The molecular mechanism involved in the strong induction of IL-6 secretion by IL-17 plus TNF-α remains to be clarified. These cytokines initiate signaling cascades leading to NF-κB activation via distinct cell surface receptors that use the TNFR-associated factor (TRAF) family of adaptor proteins as signal transducers. TNF-α requires TRAF2 activation to induce subsequent molecular events, whereas IL-17, as well as IL-1β, uses TRAF6 (51, 52). So, the possibility that the combination of IL-17 plus TNF-α-modulated NF-κB DNA-binding activity was initially proposed. However, the combination of either IL-17 and TNF-α or IL-17 plus IL-1β induced a modest increase in NF-κB DNA-binding activities, indicating that the NF-κB-mediated transcriptional mechanism did not play a major role.

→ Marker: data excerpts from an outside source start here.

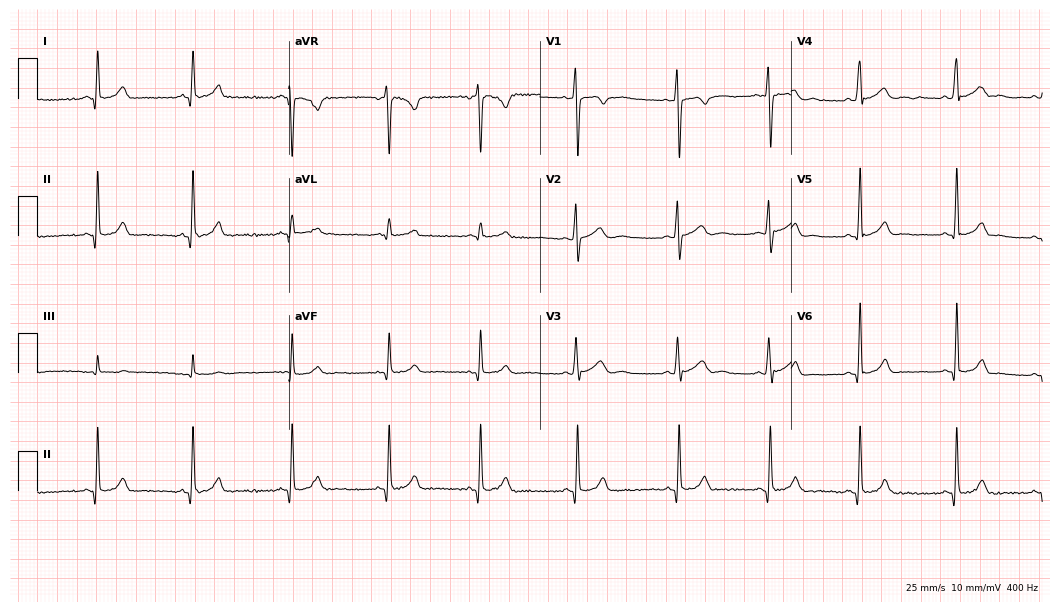
12-lead ECG (10.2-second recording at 400 Hz) from a woman, 19 years old. Labelled as a normal ECG.
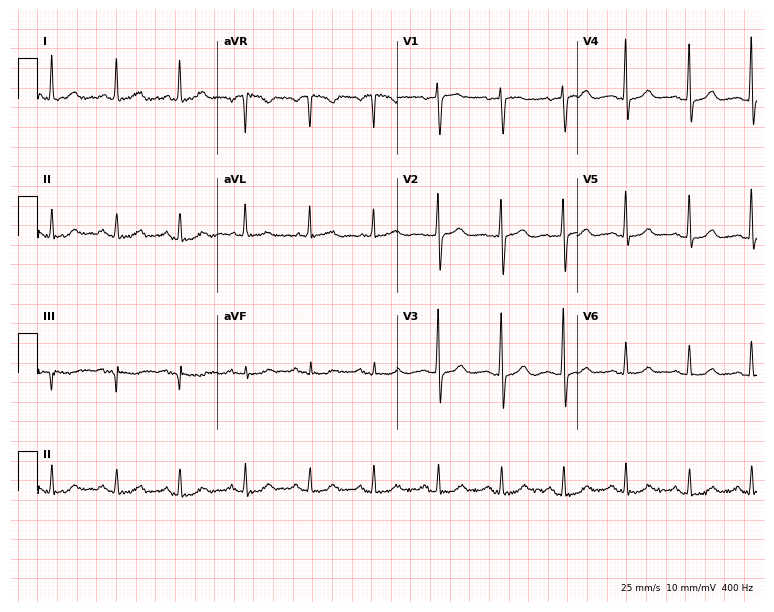
12-lead ECG from a woman, 71 years old (7.3-second recording at 400 Hz). No first-degree AV block, right bundle branch block, left bundle branch block, sinus bradycardia, atrial fibrillation or sinus tachycardia recorded for this tracing.
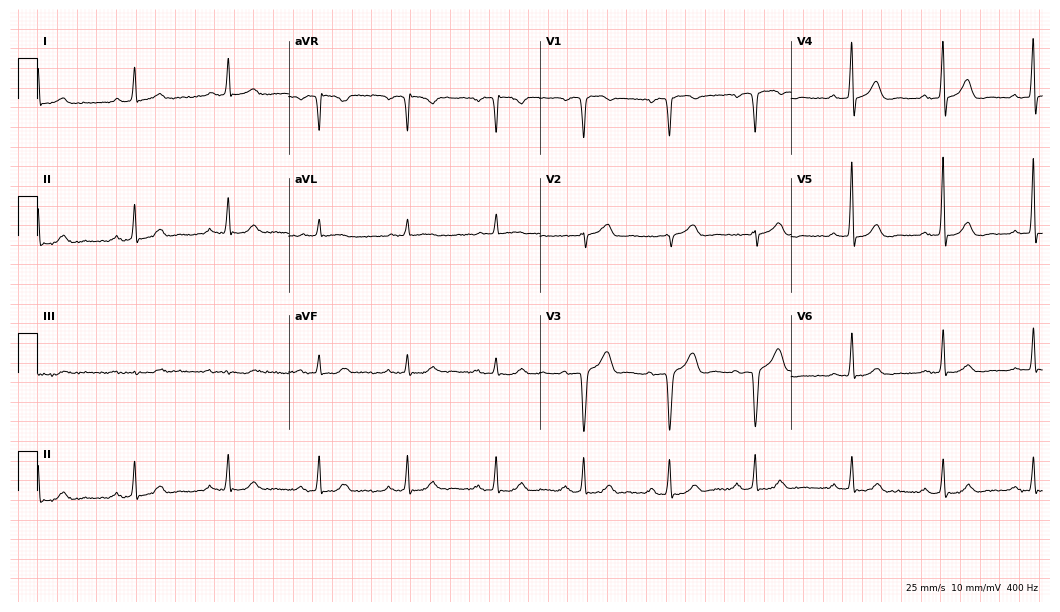
Resting 12-lead electrocardiogram. Patient: a 69-year-old male. None of these six findings is recorded: first-degree AV block, right bundle branch block, left bundle branch block, sinus bradycardia, atrial fibrillation, sinus tachycardia.

In contrast, the combination of IL-17 plus TNF-α markedly enhanced IL-6 mRNA stabilities. These effects were not induced by the combination of IL-17 plus IL-1β. Thus, these observations highly suggested that the strong induction of IL-6 secretion by IL-17 plus TNF-α might be closely associated with the post-transcriptional mechanisms that enhance IL-6 mRNA stabilities. The precise mechanisms involved in the enhancement of IL-6 mRNA stabilities should be clarified in the future.
In conclusion, one of the sources of IL-6 secretion in human pancreas was identified. T cell-derived IL-17 and monocyte/macrophage-derived IL-1β and TNF-α induced IL-6 secretion in human pancreatic periacinar myofibroblasts. These findings may explain the linkage between monocytes/macrophages- and T cell-mediated immune responses in the pathophysiology of acute pancreatitis. These observations reinforce the concept that T cells can collaborate with monocytes/macrophages in the promotion and shaping of inflammatory responses in the pancreas.

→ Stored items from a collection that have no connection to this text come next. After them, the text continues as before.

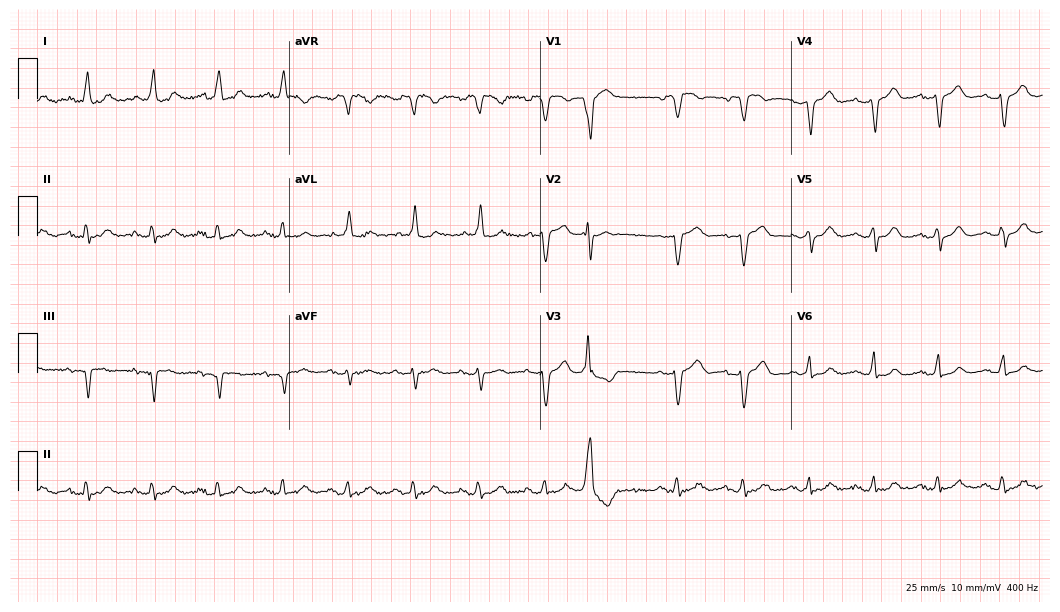
Standard 12-lead ECG recorded from a female patient, 82 years old (10.2-second recording at 400 Hz). None of these six findings is recorded: first-degree AV block, right bundle branch block, left bundle branch block, sinus bradycardia, atrial fibrillation, sinus tachycardia.
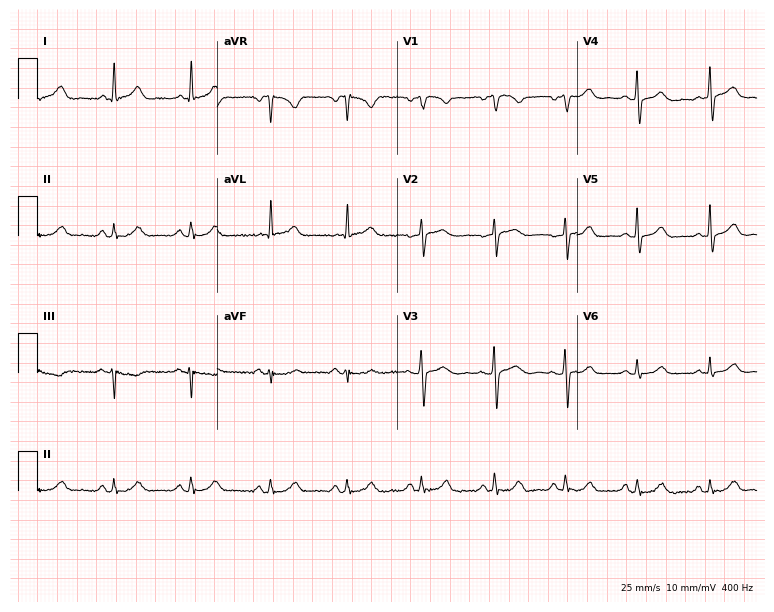
Resting 12-lead electrocardiogram. Patient: a 48-year-old female. Read as a normal ECG.
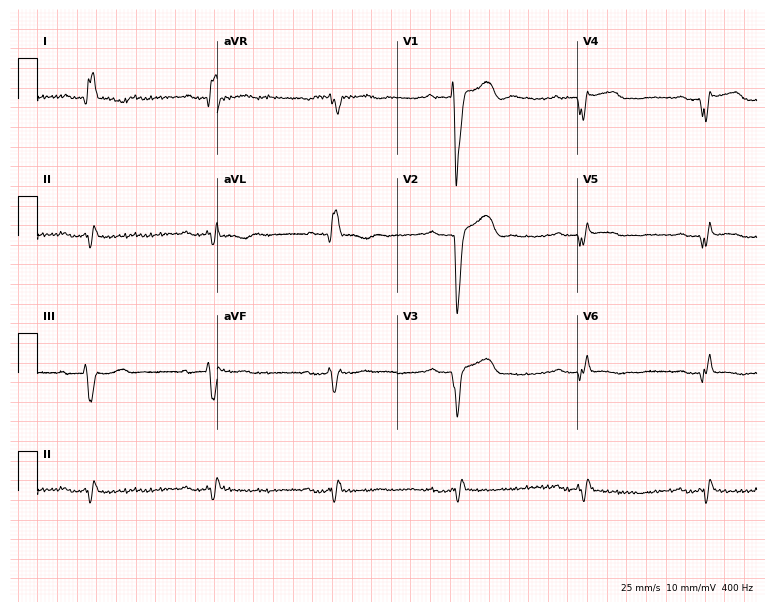
12-lead ECG from a 69-year-old man (7.3-second recording at 400 Hz). Shows first-degree AV block, left bundle branch block, sinus bradycardia (a sinus rate of 50 beats per minute or less).
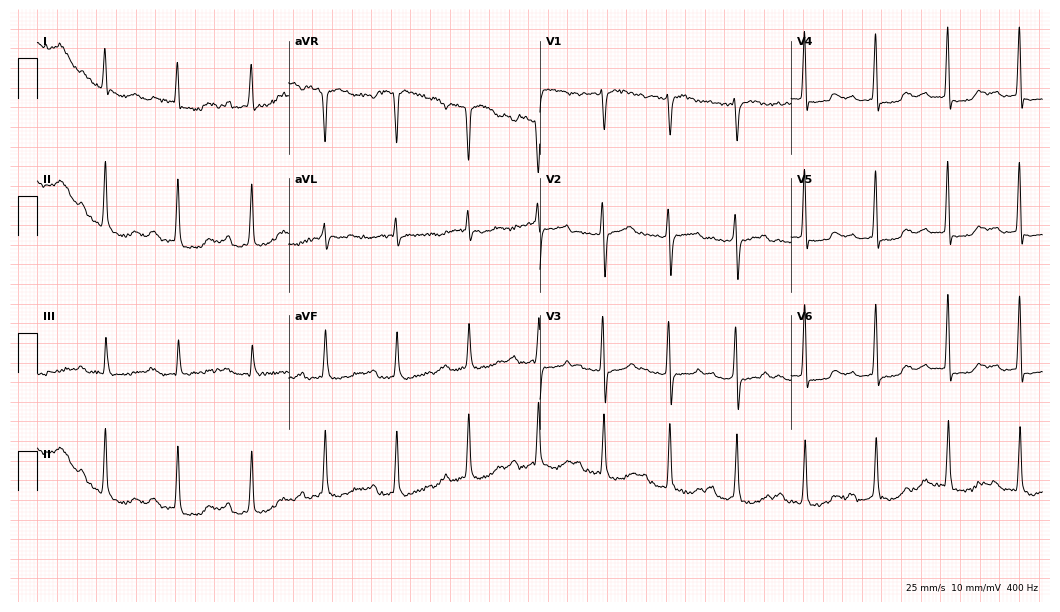
12-lead ECG (10.2-second recording at 400 Hz) from a female, 76 years old. Findings include first-degree AV block.
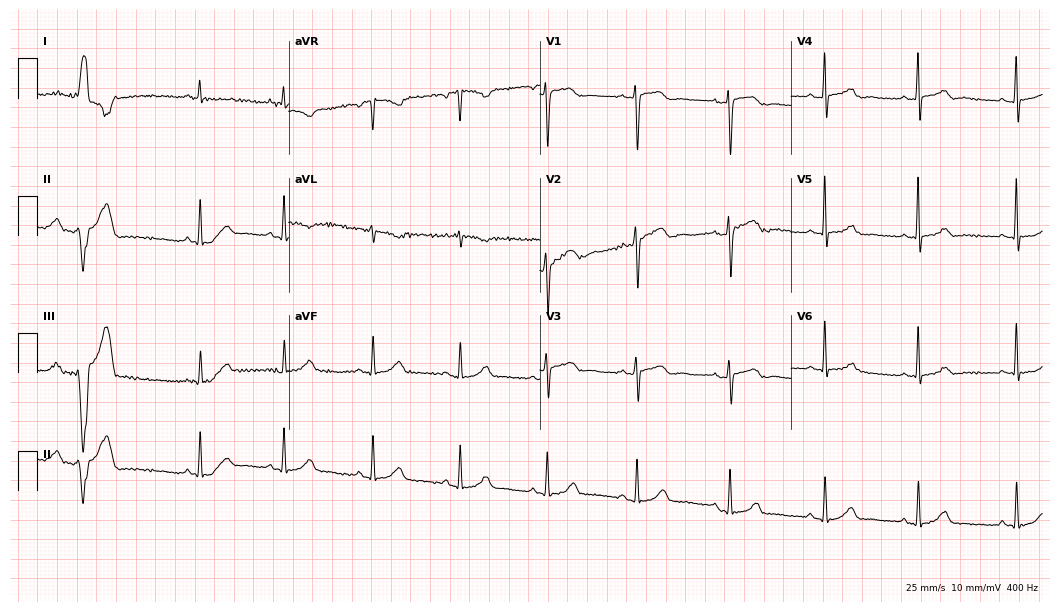
Resting 12-lead electrocardiogram (10.2-second recording at 400 Hz). Patient: a 67-year-old female. Read as a normal ECG.
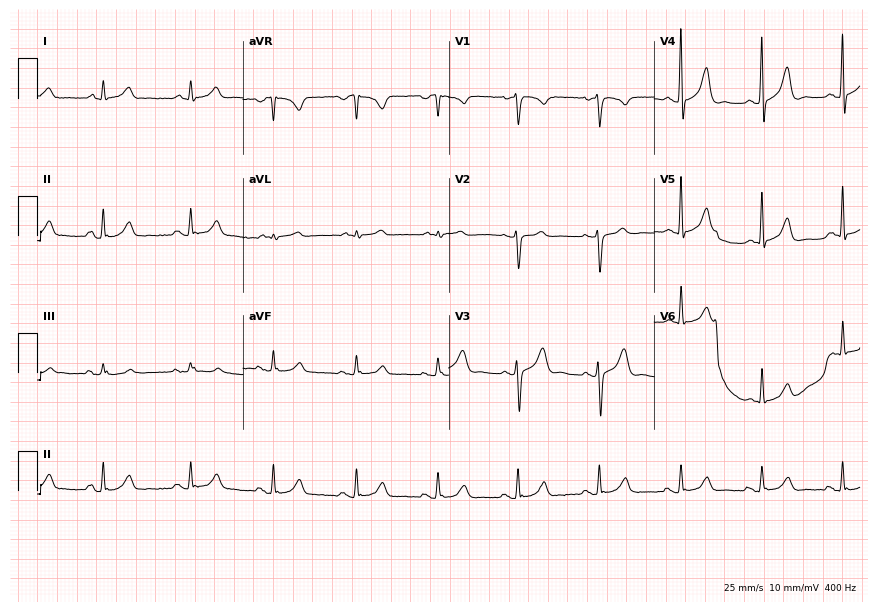
Resting 12-lead electrocardiogram (8.4-second recording at 400 Hz). Patient: a male, 37 years old. None of these six findings is recorded: first-degree AV block, right bundle branch block, left bundle branch block, sinus bradycardia, atrial fibrillation, sinus tachycardia.

This study was supported in part by Grants-in-Aid (nos. 12470121 and 13470119) for Scientific Research from the Ministry of Education, Science, Sports and Culture, Japan.
Abbreviations used in this paper: MCP, monocyte chemoattractant protein; MAPK, mitogen-activated protein kinase; PDTC, pyrrolidine derivative of dithiocarbamate; TPCK, tosyl-phe-chloromethylketone; ERK, extracellular regulated kinase; MEK, MAPK kinase; TRAF, TNFR-associated factor.